Lihat gambar di atas.
Lingkar kuning adalah harapan jika kita sudah menerima vaksin. Jika positif hanya gejala ringan atau OTG saja. Setidaknya menjauhkan kita dari RS dan kematian.
Jika program vaksin untuk golongan usia kalian sudah tersedia, disarankan segara daftar. Lebih cepat lebih baik.
Pertanyaan tambahan yg juga sering muncul,
“Kenapa sekarang malah jadi banyak orang yg ragu divaksin ya? Padahal zaman dulu pada mau aja, tuh”
Jelas ini semua ulah media atau pihak yg tidak bertanggung jawab.
Zaman dulu media hanya sebatas radio dan TV doang, sehingga seluruh pihak hanya mengikuti satu narasi saja. Jadi kita hanya terima-terima aja tanpa banyak komentar.
Sedangkan di era digital ini seluruh informasi bisa diperoleh dengan sangat cepat hanya dengan sentuhan jari. Memang sangat bagus, tapi efek negatifnya arus info yg terlalu cepat ini seringkali tidak terfilter, sehingga cukup banyak netizen yg masuk golongan rendah literasi dengan mudahnya percaya suatu info tanpa mempertanyakan (mengkritisi) keabsahannya.
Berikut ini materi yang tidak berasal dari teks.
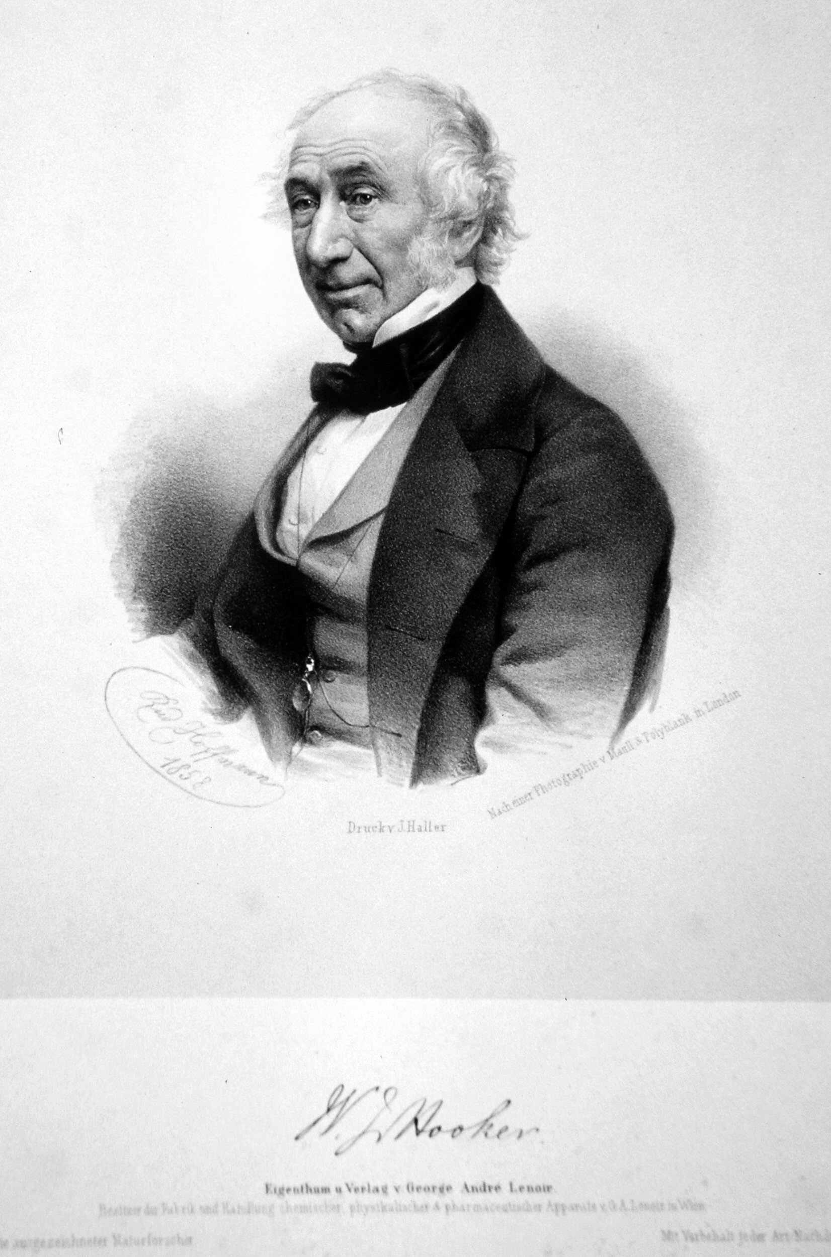 William Jackson Hooker (1785-1865), englischer Botaniker. Lithographie von Rudolf Hoffmann, 1858; nach einem Photo von Maull & Polyblank.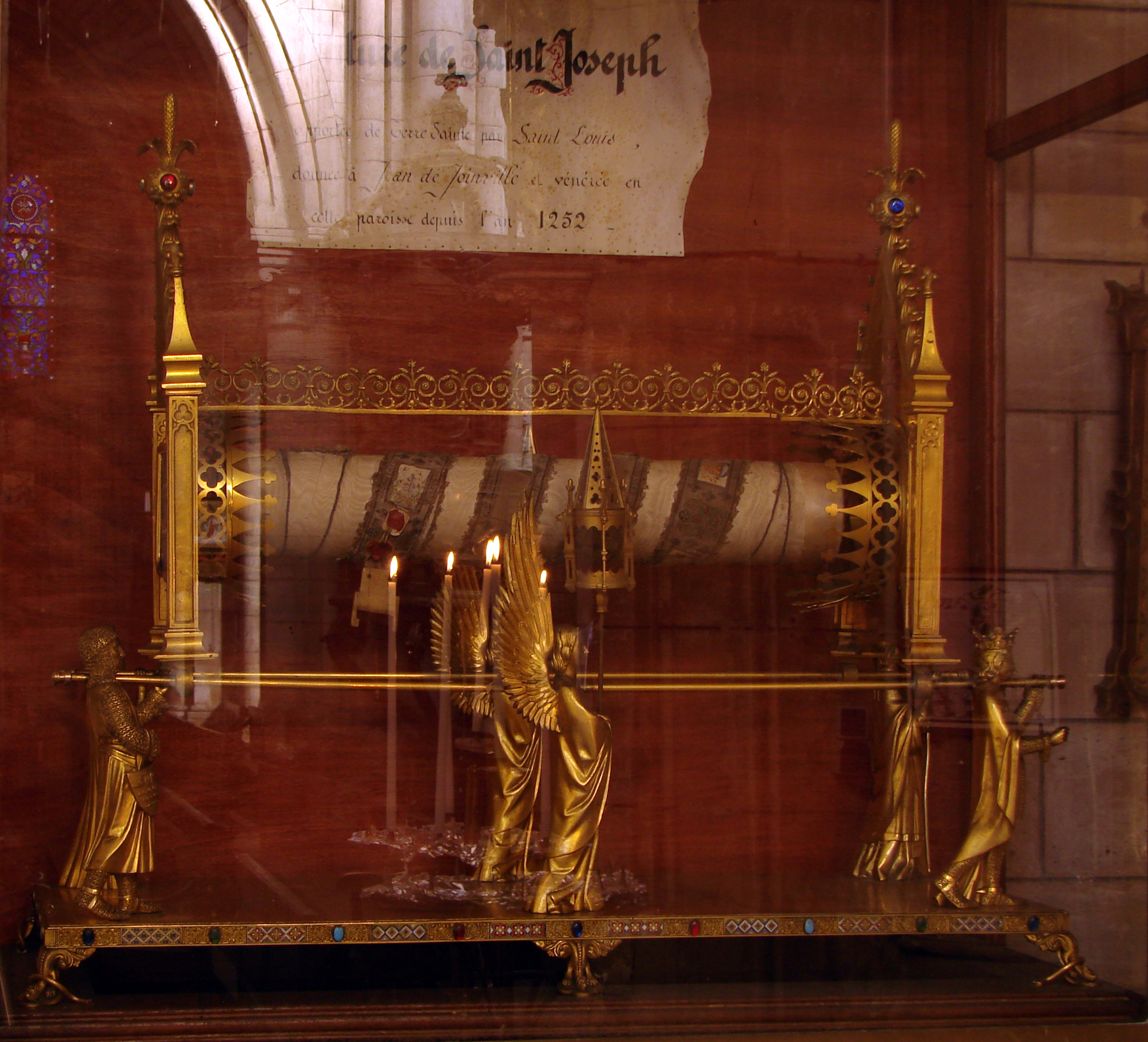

Daya pikir otak semestinya harus terus berkembang seiring kemajuan zaman. Jadi bukan cuma phone aja yg smart, tapi otak juga harus smart.
Saat ini sudah tersedia berbagai macam vaksin COVID-19.
Tugas kita sebagai netizen budiman adalah terus update berita dari sumber-sumber yg valid. Tujuannya adalah supaya kita bisa merubah mindset pertanyaan yg awalnya:
“Vaksin apa yg paling bagus?”
menjadi…
“Vaksin apa yg paling ampuh?” atau “Vaksin apa yg paling aman untuk saya?”
Seharusnya inilah pertanyaan yg paling tepat dibandingkan pertanyaan yg pertama.
Karena yg paling mengetahui kondisi tubuh kamu, ya tentu kamu sendiri, bukan?